Any human-approved patching exemptions or changes to the Agent Morpheus summary from the analyst are fed back into the LLM fine-tuning datasets to continually improve the models based on human output.

Detailed architecture diagram showing the data flow between Agent Morpheus and its connected services with numbered callouts for each step.
Figure 4. Data flow diagram of Agent Morpheus and its connected services

Agent Morpheus is fully integrated with our container registry and internal security tools to completely automate the entire process from container upload to the creation of the final VEX document.

  1. The process is triggered from a container upload event that occurs whenever a new container is pushed to the registry by a user.
  2. When the container is uploaded, it is immediately scanned using a traditional CVE scanner such as Anchore. The results of this scan are passed to the Agent Morpheus service.
  3. Agent Morpheus retrieves the necessary intelligence for the listed CVEs and prepares any agent tools.
  4. The Agent Morpheus models and agents are run, generating a final summary and classification for each CVE.
  5. The final summary and classification for each CVE is then sent to the security analyst dashboard for review. Analysts review the original container scan report, improved summary, and justification from Agent Morpheus and make a final recommendation for each CVE.
  6. The recommendation is sent for peer review. Any changes that must be made are returned to the analyst.
  7. After the VEX document has completed peer review, the final document is published and distributed with the container.
  8. Any changes in the summary or exemptions from the analyst are compiled into a new training dataset, which is used to continually retrain the models and automatically improve the system using the analyst’s output.

Agent Morpheus uses NVIDIA NIM inference microservices to accelerate time to deployment and inference speed. NIM microservices are used to execute all LLM queries and are integral to the workflow for several reasons. NVIDIA NIM makes it easy to spin up your own LLM service compatible with the OpenAI API specification. 

Agent Morpheus uses three LoRA customized versions of the Llama3 model and one Llama3 base model, which are all hosted using a single NIM container that dynamically loads the LoRA adapters as needed. 

NIM can also handle the bursty nature of LLM requests that are generated by the tool.

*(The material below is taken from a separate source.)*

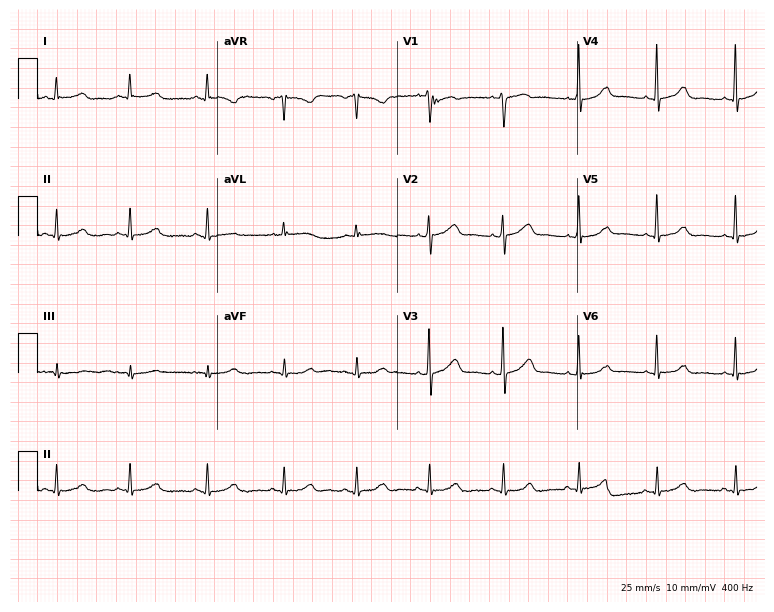
12-lead ECG from a female patient, 49 years old. No first-degree AV block, right bundle branch block, left bundle branch block, sinus bradycardia, atrial fibrillation or sinus tachycardia recorded for this tracing. Only these six findings were labelled.

On average, Agent Morpheus requires about 41 LLM queries per CVE! As container scans can generate dozens of CVEs per container, the number of outstanding LLM requests can easily reach into the thousands for a single container. NIM can handle this type of variable workload and eliminate the need to develop a custom LLM service.

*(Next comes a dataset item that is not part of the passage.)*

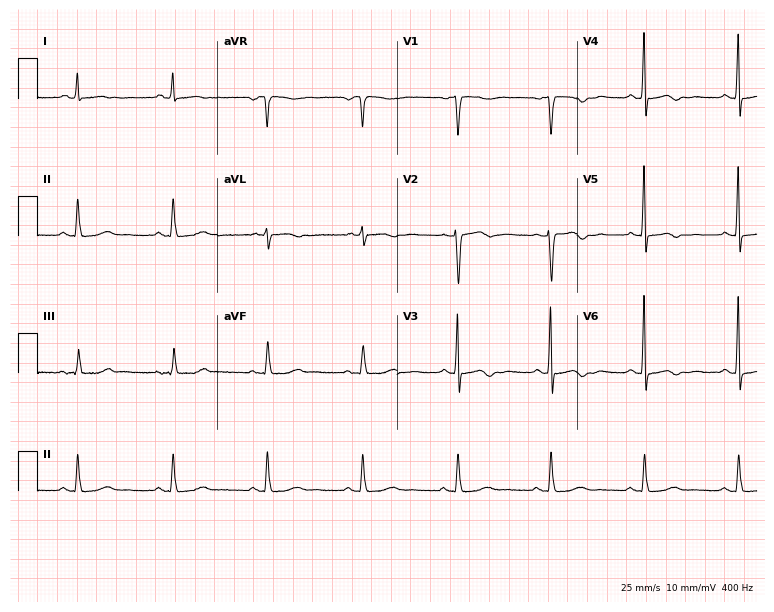
ECG (7.3-second recording at 400 Hz) — a 62-year-old female patient. Screened for six findings — first-degree AV block, right bundle branch block (RBBB), left bundle branch block (LBBB), sinus bradycardia, atrial fibrillation (AF), sinus tachycardia — none is recorded.

Unlike traditional chatbot pipelines, the Agent Morpheus event-driven workflow is not limited by the time it takes a human to respond. Instead, an accelerated workflow can run through all the CVEs or events using the same parallelization and optimization techniques that are cornerstones of traditional machine learning pipelines. 

Using the Morpheus cybersecurity framework, we built a pipeline that orchestrates the large number of LLM requests and enables executing the LLM requests asynchronously and in parallel. The checklist items for each CVE and the CVEs themselves are completely independent of each other and can be run in parallel. 

When run serially, it can take 2842.35 seconds to process a container with 20 CVEs. When run in parallel using Morpheus, that same container takes 304.72 seconds to process—a 9.3x speedup!

Morpheus streamlines integrating the tool with the container registry and security dashboard service by turning the pipeline into a microservice using HttpServerSourceStage. With this source stage, Agent Morpheus is truly event-driven and is triggered automatically when each container is uploaded to the registry, enabling it to keep up with the extremely high demand of enterprise software vulnerability management. 

Learn more

Sign up to be notified when you can download the security vulnerability analysis AI workflow through a free 90-day trial of NVIDIA AI Enterprise. 
For more information, see Bartley Richardson’s GTC session, How to Apply Generative AI to Improve Cybersecurity.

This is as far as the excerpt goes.